A count_distinct step.

Return type

Transformation

Raises
  • AssertionError – if an argument’s type differs from the expected type

  • UnknownTypeError – if a type-argument fails to parse

  • OpenDPException – packaged error from the core OpenDP library

opendp.trans.make_create_dataframe(col_names, K=None)[source]#

Make a Transformation that constructs a dataframe from a Vec<Vec<String>>.

Parameters
  • col_names (Any) – Column names for each record entry.

  • K (RuntimeTypeDescriptor) – categorical/hashable data type of column names

Returns

A create_dataframe step.

Return type

Transformation

Raises
  • AssertionError – if an argument’s type differs from the expected type

  • UnknownTypeError – if a type-argument fails to parse

  • OpenDPException – packaged error from the core OpenDP library

opendp.trans.make_identity(M, TA)[source]#

Make a Transformation that simply passes the data through.

Parameters
  • M (DatasetMetric) – dataset metric

  • TA (RuntimeTypeDescriptor) – Type of data passed to the identity function.

Returns

A identity step.

Return type

Transformation

Raises
  • AssertionError – if an argument’s type differs from the expected type

  • UnknownTypeError – if a type-argument fails to parse

  • OpenDPException – packaged error from the core OpenDP library

opendp.trans.make_impute_constant(constant, DA='OptionNullDomain<AllDomain<TA>>')[source]#

Make a Transformation that replaces null/None data with constant. By default, the input type is Vec<Option<TA>>, as emitted by make_cast. Set DA to InherentNullDomain<AllDomain<TA>> for imputing on types that have an inherent representation of nullity, like floats.

Parameters
  • constant (Any) – Value to replace nulls with.

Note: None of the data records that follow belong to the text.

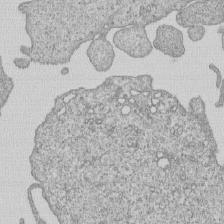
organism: Human
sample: MDA-MB-231 cells
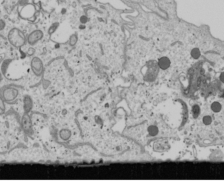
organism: Human
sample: Mitochondria in U2OS cells
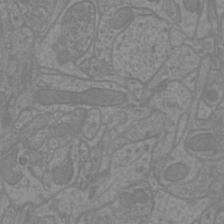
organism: Mouse
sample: Cortical neurons
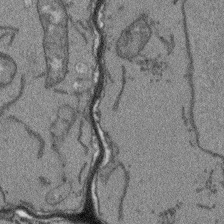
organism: Arabidopsis thaliana
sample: Root tip
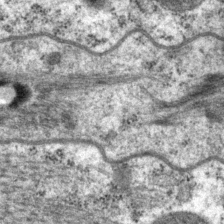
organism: P. pacificus
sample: Pharynx
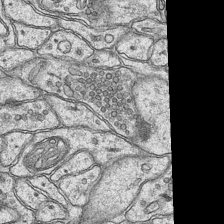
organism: Mouse
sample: CA1 Hippocampus
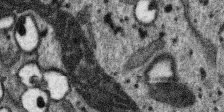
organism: Human
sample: Lung epithelial cells infected with SARS-CoV-2
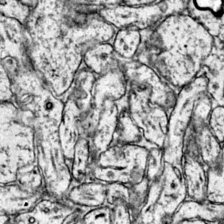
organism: Mouse
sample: Primary visual cortex
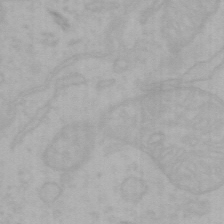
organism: Mouse
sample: Choroid plexus
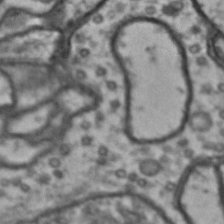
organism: Drosophila
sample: Brain
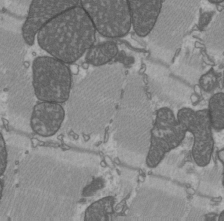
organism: C57BL Mouse
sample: Heart
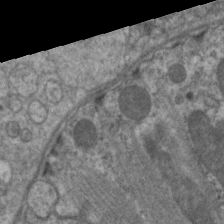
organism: C. elegans
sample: Pharynx
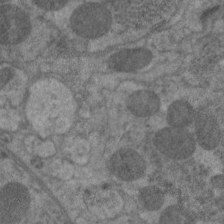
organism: C. elegans
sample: Pharynx
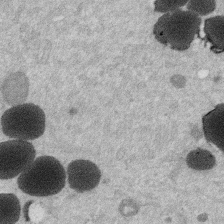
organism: Mouse
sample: Dividing mouse embryo 1 cell stage
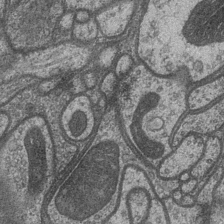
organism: Drosophila
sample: Optic medulla
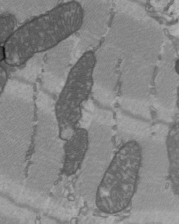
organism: C57BL Mouse
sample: Heart
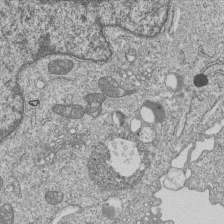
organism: Human
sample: MDA-MB-231 cells
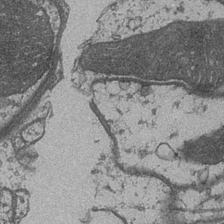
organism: Drosophila
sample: Optic medulla
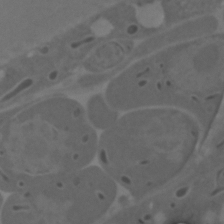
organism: C. elegans
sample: C. elegans embryo
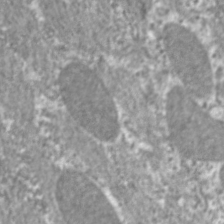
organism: C. elegans
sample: Pharynx
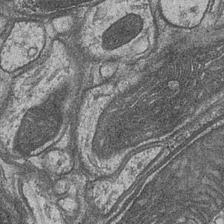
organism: Drosophila
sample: Optic medulla
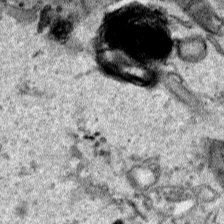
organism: Human
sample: Mitochondria in HCT116 cells
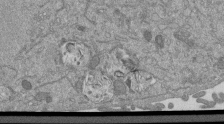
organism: Mouse
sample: ED-1 cell nuclei; centrioles
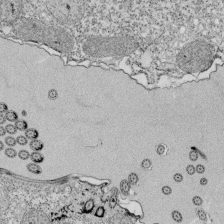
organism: Tetrahymena
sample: Cilia in tetrahymena
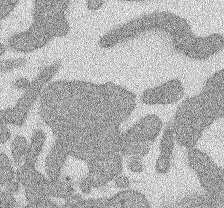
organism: Human
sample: HeLa cells
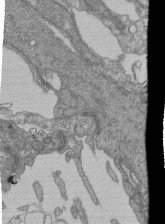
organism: Human
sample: Retinal organoid Rod and Cone cells
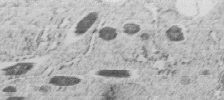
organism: C. elegans
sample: C. elegans embryo early stage
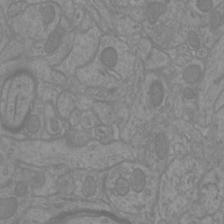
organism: Mouse
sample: Cortical neurons
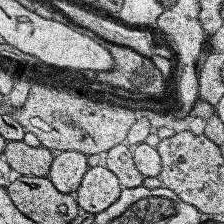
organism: Human
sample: Temporal Lobe
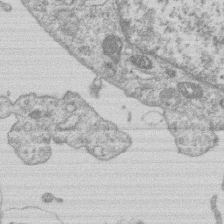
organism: Human
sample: Macrophage cells
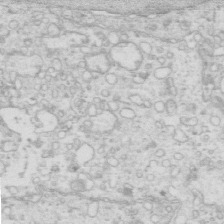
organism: Mouse
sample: Multiciliated cells
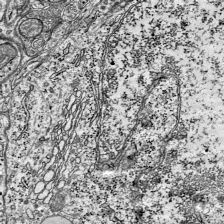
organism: Mouse
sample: Visual Cortex
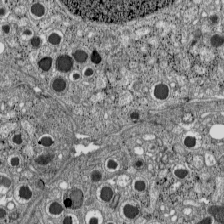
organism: C57BL Mouse
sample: Pancreatic islet
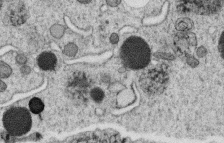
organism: C. elegans
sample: C. elegans oocyte; sperm cells
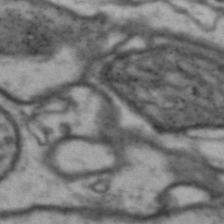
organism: Drosophila
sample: Brain
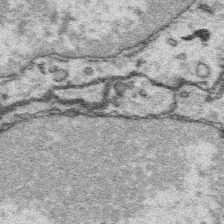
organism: Platynereis dumerilii
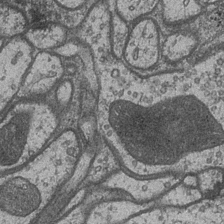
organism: Drosophila
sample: Optic medulla
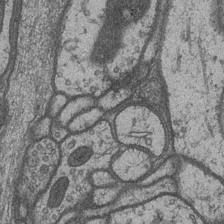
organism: Drosophila
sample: Optic medulla
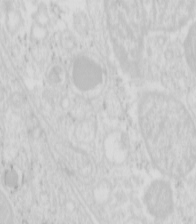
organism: Mouse
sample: Pancreas
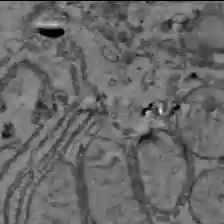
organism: C57BL Mouse
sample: Liver
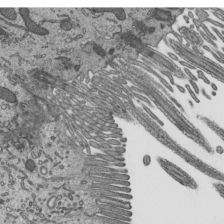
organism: Mouse
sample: Mouse epididymis efferent ductule cilia
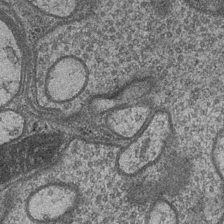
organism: Drosophila
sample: Optic medulla
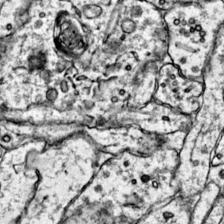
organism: Mouse
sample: Primary visual cortex
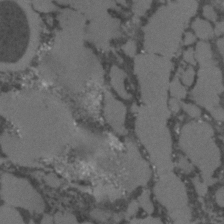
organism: C. elegans
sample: C. elegans embryo
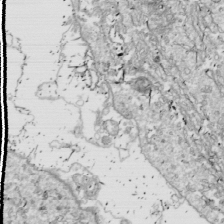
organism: Drosophila
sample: Cell division; meiosis; drosophila spermatocytes
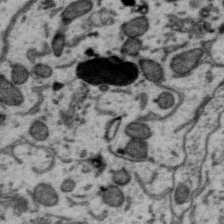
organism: Zebra finch
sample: Brain
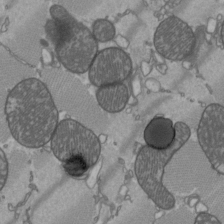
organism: C57BL Mouse
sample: Heart
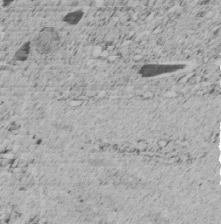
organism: C. elegans
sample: C. elegans embryo early stage
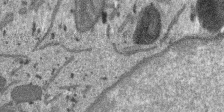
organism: Human
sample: Lung epithelial cells infected with SARS-CoV-2
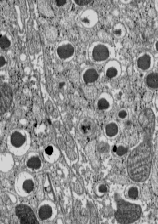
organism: C57BL Mouse
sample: Pancreatic islet
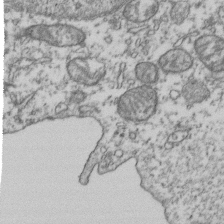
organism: Human
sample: Activated Jurkat CD4+ T cells
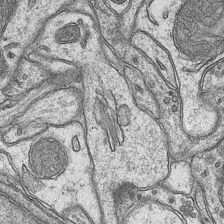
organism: Mouse
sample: CA1 Hippocampus
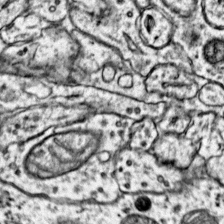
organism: Mouse
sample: Primary visual cortex
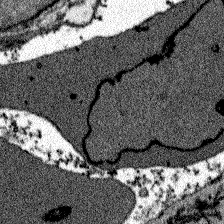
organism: Zebrafish
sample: Larval olfactory bulb
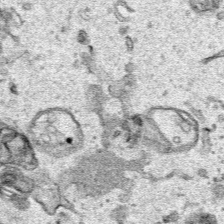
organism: Human
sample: Mitochondria in HCT116 cells
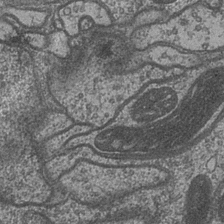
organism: Drosophila
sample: Optic medulla
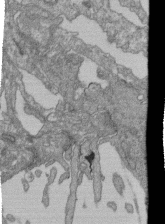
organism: Human
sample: Retinal organoid Rod and Cone cells
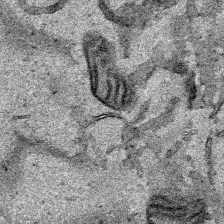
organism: Human
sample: Mitochondria in HCT116 cells
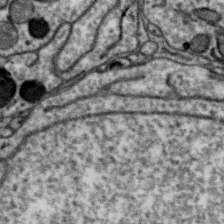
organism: Zebra finch
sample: Brain
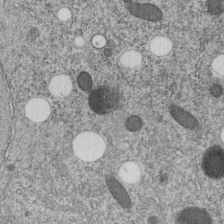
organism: C. elegans
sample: C. elegans embryo early stage
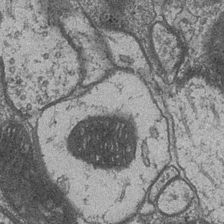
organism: Drosophila
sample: Optic medulla
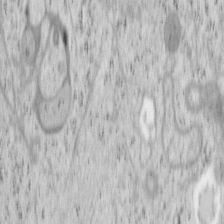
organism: Human
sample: HeLa cells
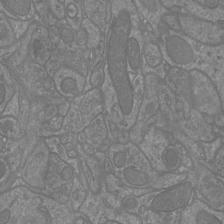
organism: Mouse
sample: Cortical neurons
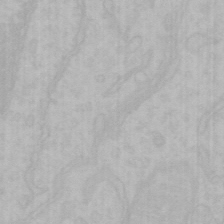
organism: Mouse
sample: Choroid plexus
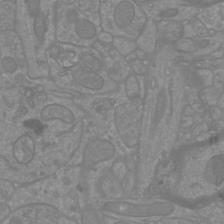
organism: Mouse
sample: Cortical neurons
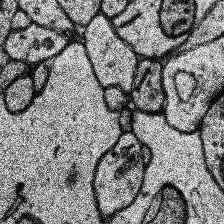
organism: Human
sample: Temporal Lobe
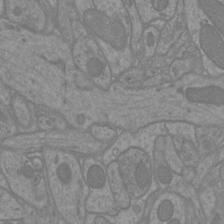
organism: Mouse
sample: Cortical neurons
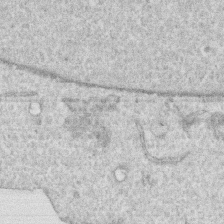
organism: Human
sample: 1205lu cells

  • DA (RuntimeTypeDescriptor) – domain of data being imputed. This is OptionNullDomain<AllDomain<TA>> or InherentNullDomain<AllDomain<TA>>

Returns

A impute_constant step.

Return type

Transformation

Raises
  • AssertionError – if an argument’s type differs from the expected type

  • UnknownTypeError – if a type-argument fails to parse

  • OpenDPException – packaged error from the core OpenDP library

opendp.trans.make_impute_uniform_float(bounds, TA=None)[source]#

Make a Transformation that replaces null/None data in Vec<TA> with uniformly distributed floats within bounds.

Parameters
  • bounds (Tuple[Any, Any]) – Tuple of inclusive lower and upper bounds.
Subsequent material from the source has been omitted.